> **PROBLEM DESCRIPTION**: Please reproduce the entries exactly, skipping each picture.

───── DATASET EXTRACT ─────

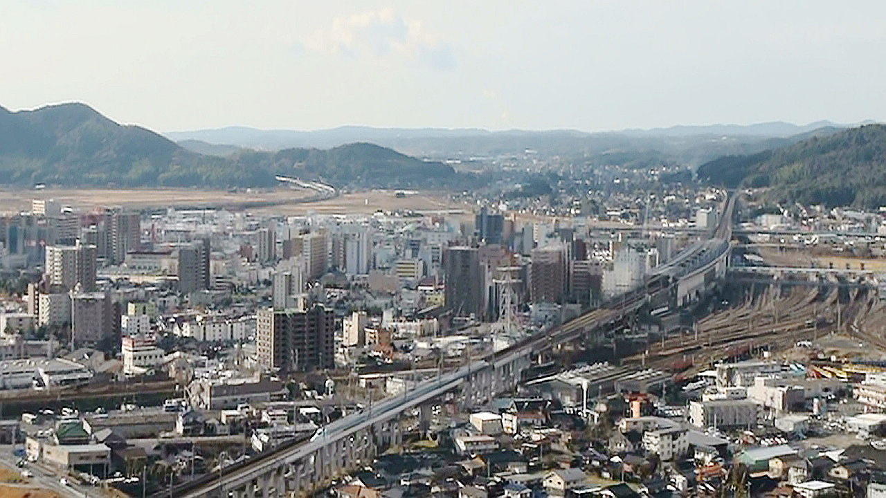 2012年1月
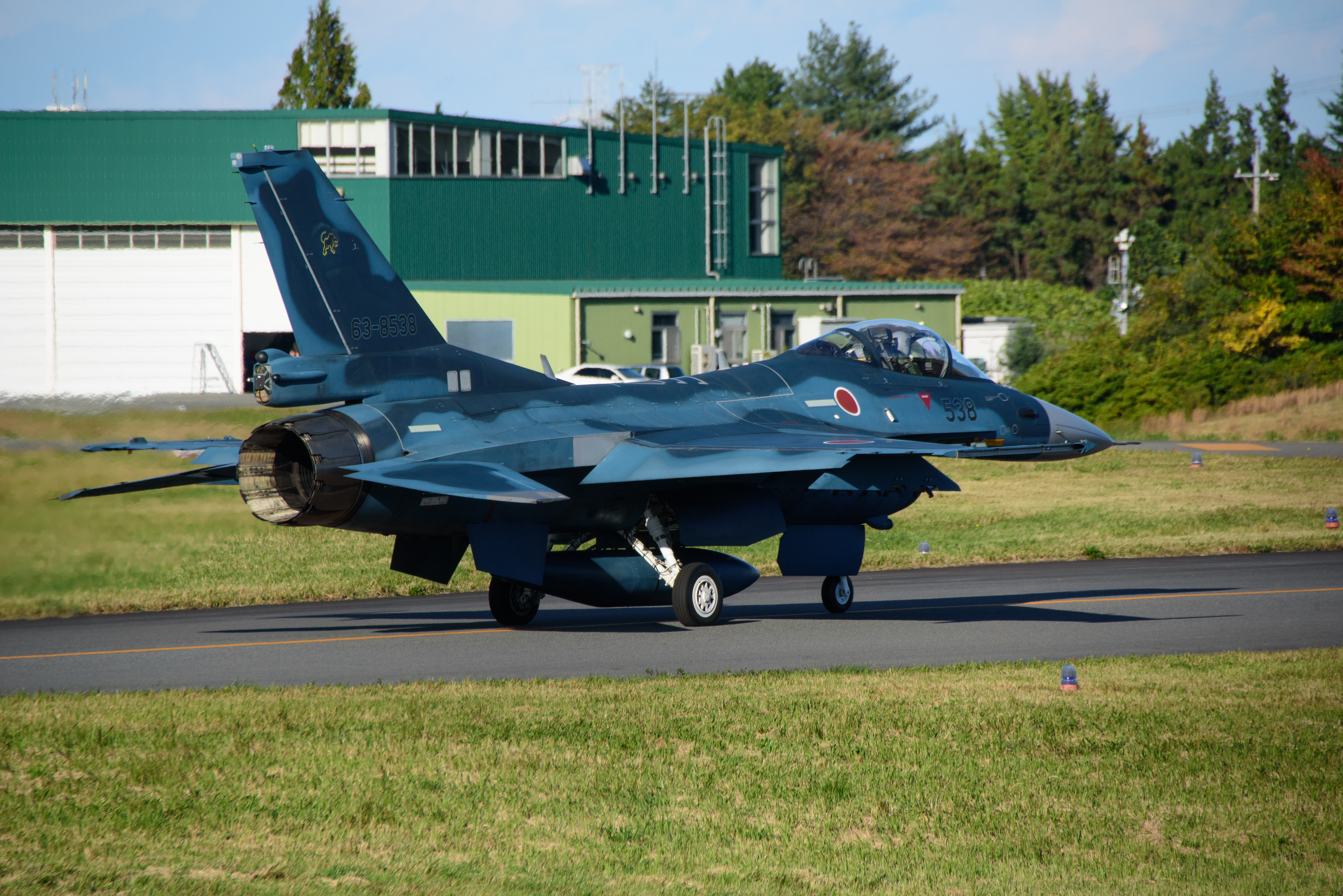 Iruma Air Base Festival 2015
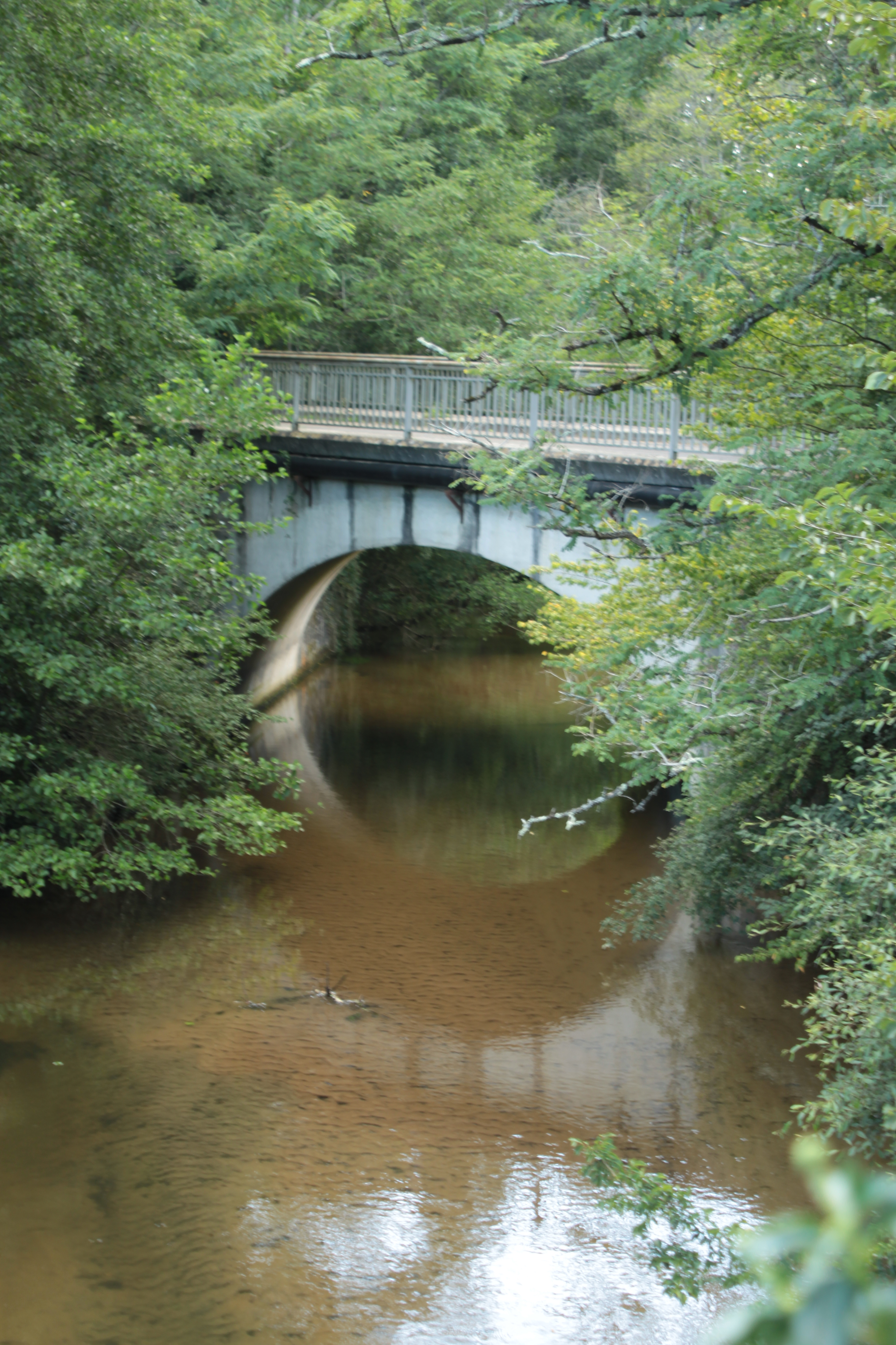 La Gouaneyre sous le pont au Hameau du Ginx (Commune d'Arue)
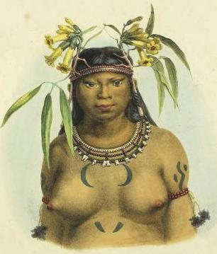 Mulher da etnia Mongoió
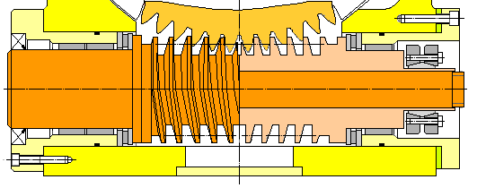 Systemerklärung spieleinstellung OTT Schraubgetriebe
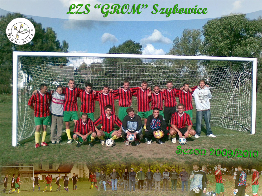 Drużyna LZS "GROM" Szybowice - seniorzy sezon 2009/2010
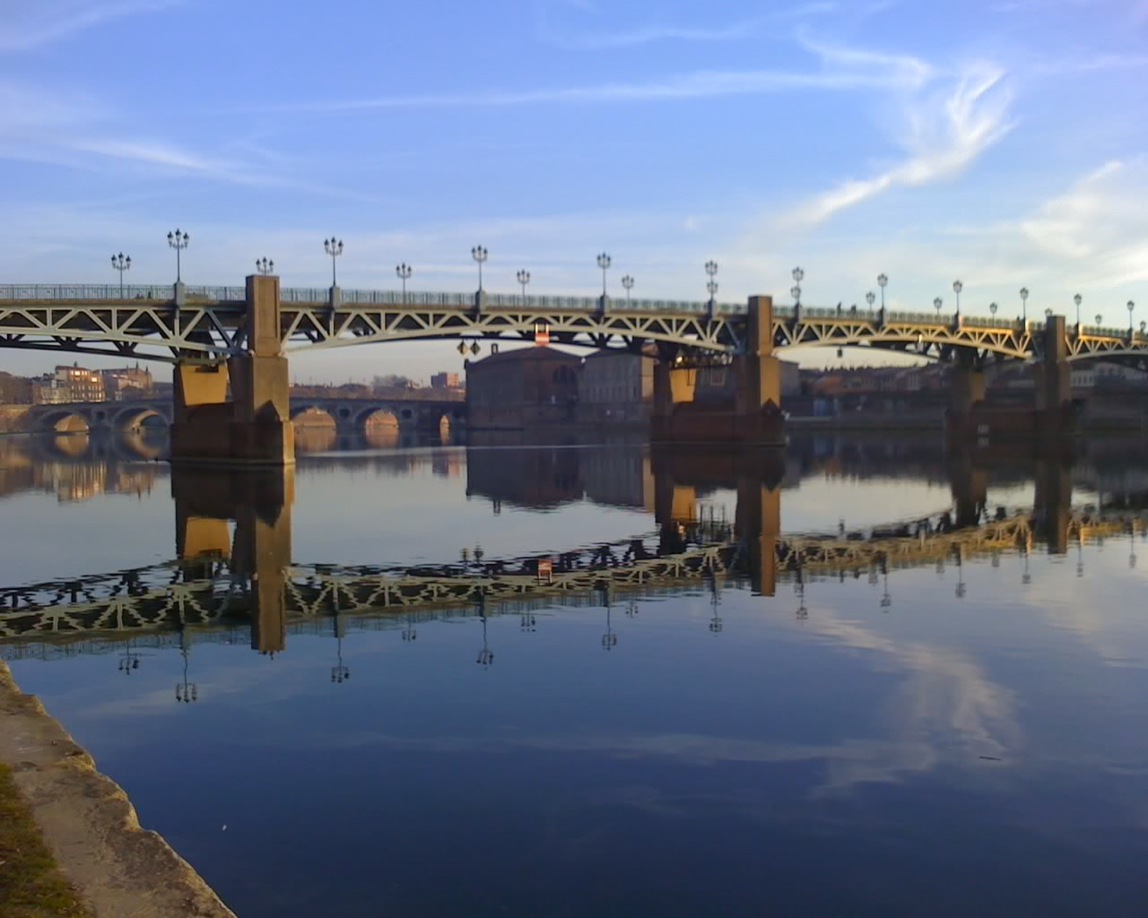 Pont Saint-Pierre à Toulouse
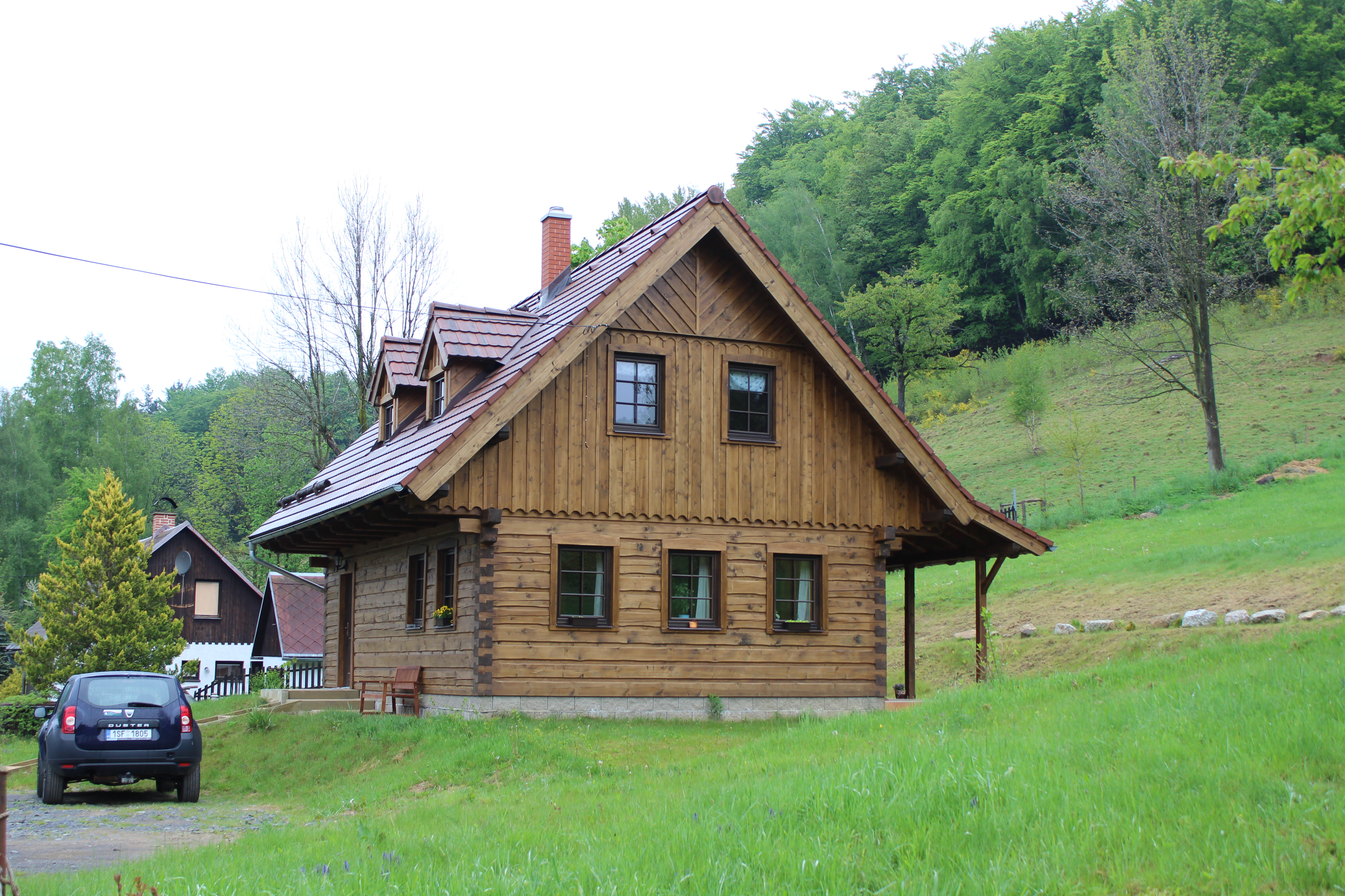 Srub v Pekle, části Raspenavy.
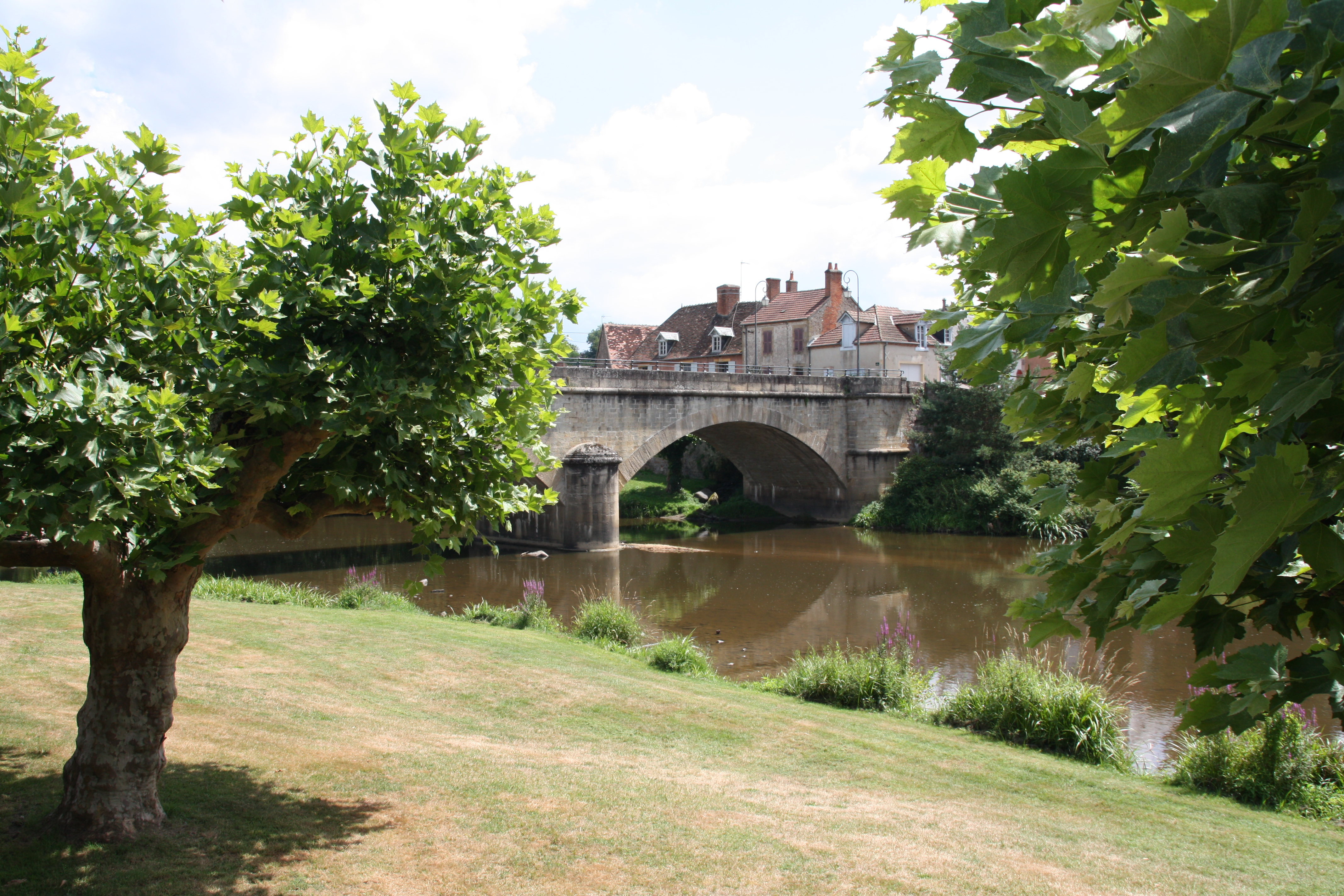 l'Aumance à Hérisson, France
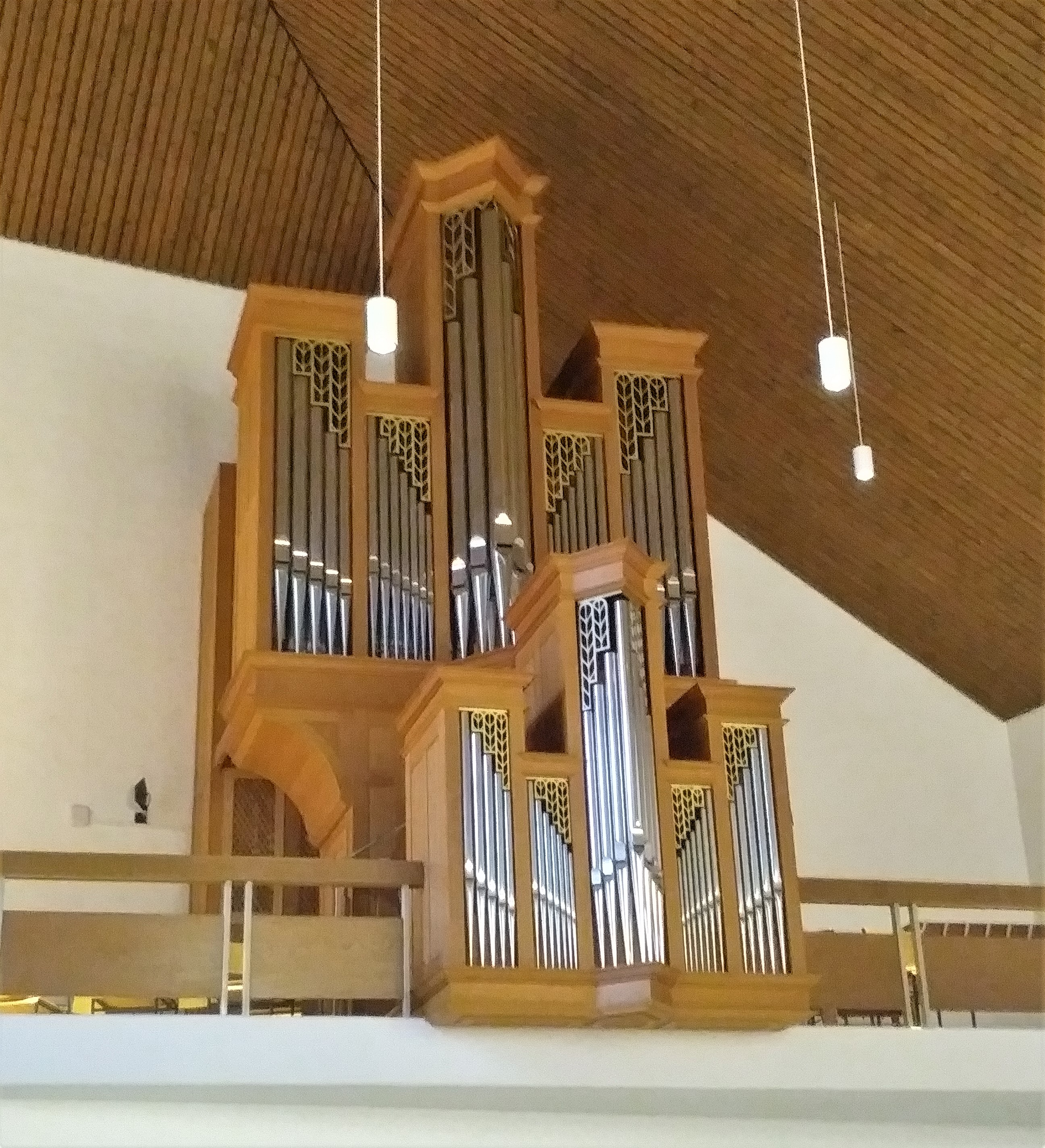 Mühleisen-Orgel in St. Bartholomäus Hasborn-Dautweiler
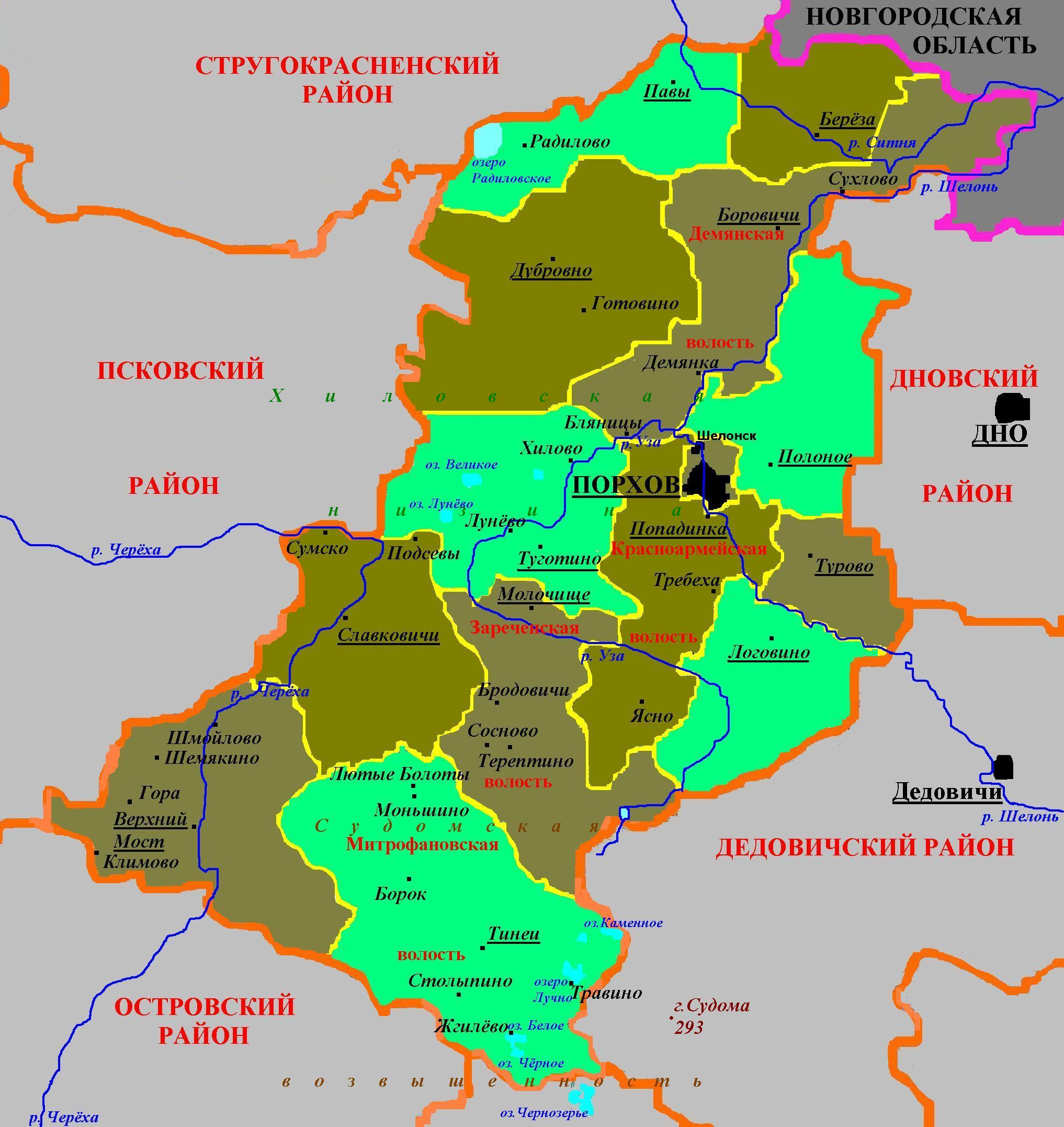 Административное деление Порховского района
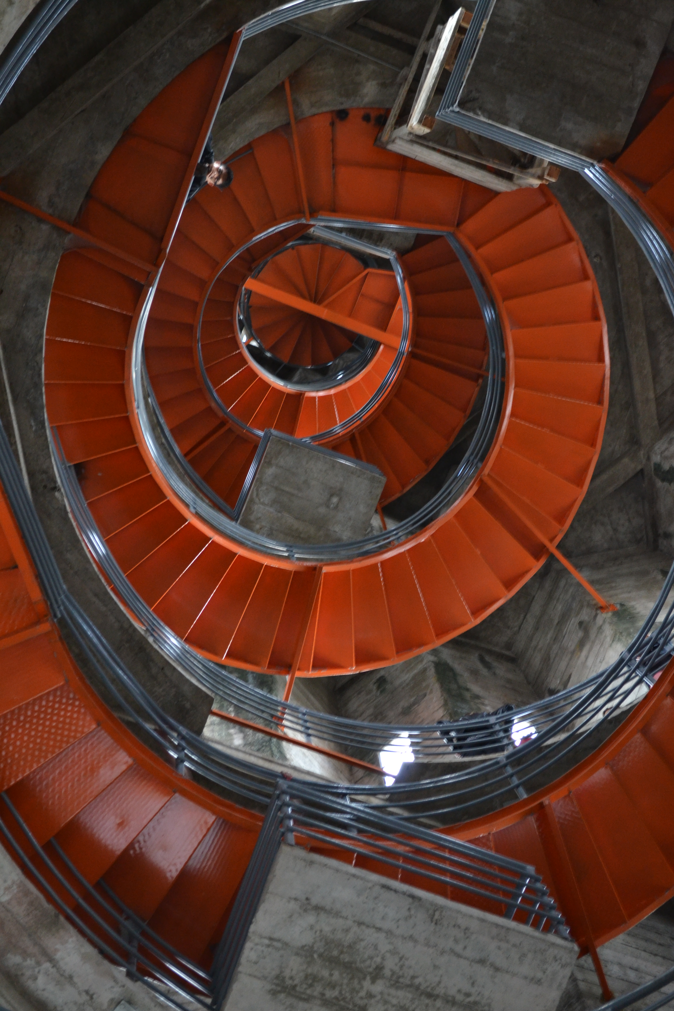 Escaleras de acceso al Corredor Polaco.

─────

> **ANSWER BOX**:
 2012年1月
 Iruma Air Base Festival 2015
 La Gouaneyre sous le pont au Hameau du Ginx (Commune d'Arue)
 Mulher da etnia Mongoió
 Systemerklärung spieleinstellung OTT Schraubgetriebe
 Drużyna LZS "GROM" Szybowice - seniorzy sezon 2009/2010
 Pont Saint-Pierre à Toulouse
 Srub v Pekle, části Raspenavy.
 l'Aumance à Hérisson, France
 Mühleisen-Orgel in St. Bartholomäus Hasborn-Dautweiler
 Административное деление Порховского района
 Escaleras de acceso al Corredor Polaco.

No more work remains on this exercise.